→ Exercise input
———
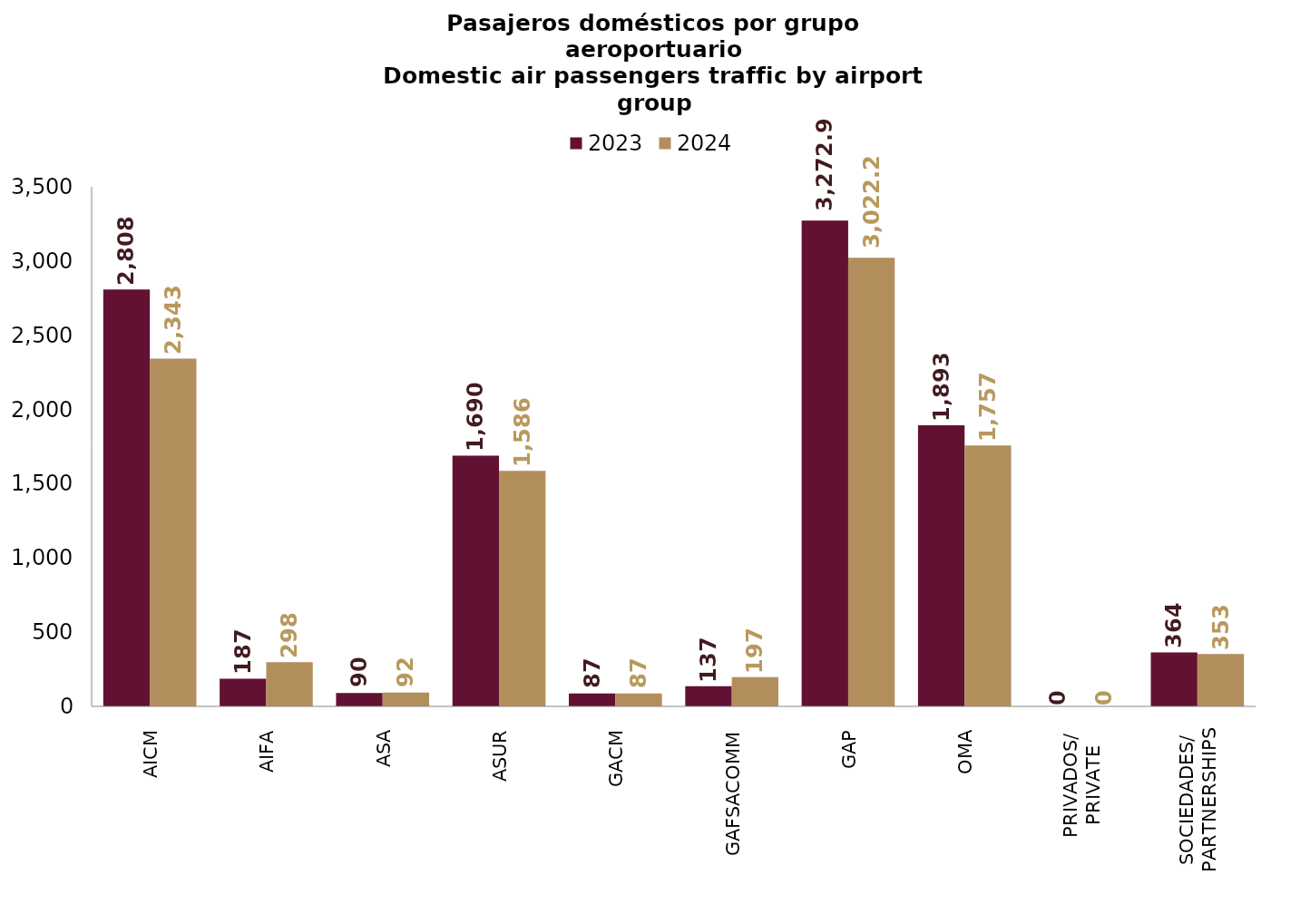
| Category | 2023 | 2024 |
|---|---|---|
| AICM | 2807.727 | 2343.242 |
| AIFA | 186.628 | 298.403 |
| ASA | 89.931 | 92.424 |
| ASUR | 1689.638 | 1586.213 |
| GACM | 86.895 | 87.319 |
| GAFSACOMM | 136.654 | 196.641 |
| GAP | 3272.897 | 3022.28 |
| OMA | 1893.425 | 1757.015 |
| PRIVADOS/
PRIVATE | 0.194 | 0.307 |
| SOCIEDADES/
PARTNERSHIPS | 364.183 | 353.379 |
———
→ Assignment
Copy the records exactly. Skip any pictures.

→ Response box
| Category | 2023 | 2024 |
|---|---|---|
| AICM | 2807.727 | 2343.242 |
| AIFA | 186.628 | 298.403 |
| ASA | 89.931 | 92.424 |
| ASUR | 1689.638 | 1586.213 |
| GACM | 86.895 | 87.319 |
| GAFSACOMM | 136.654 | 196.641 |
| GAP | 3272.897 | 3022.28 |
| OMA | 1893.425 | 1757.015 |
| PRIVADOS/
PRIVATE | 0.194 | 0.307 |
| SOCIEDADES/
PARTNERSHIPS | 364.183 | 353.379 |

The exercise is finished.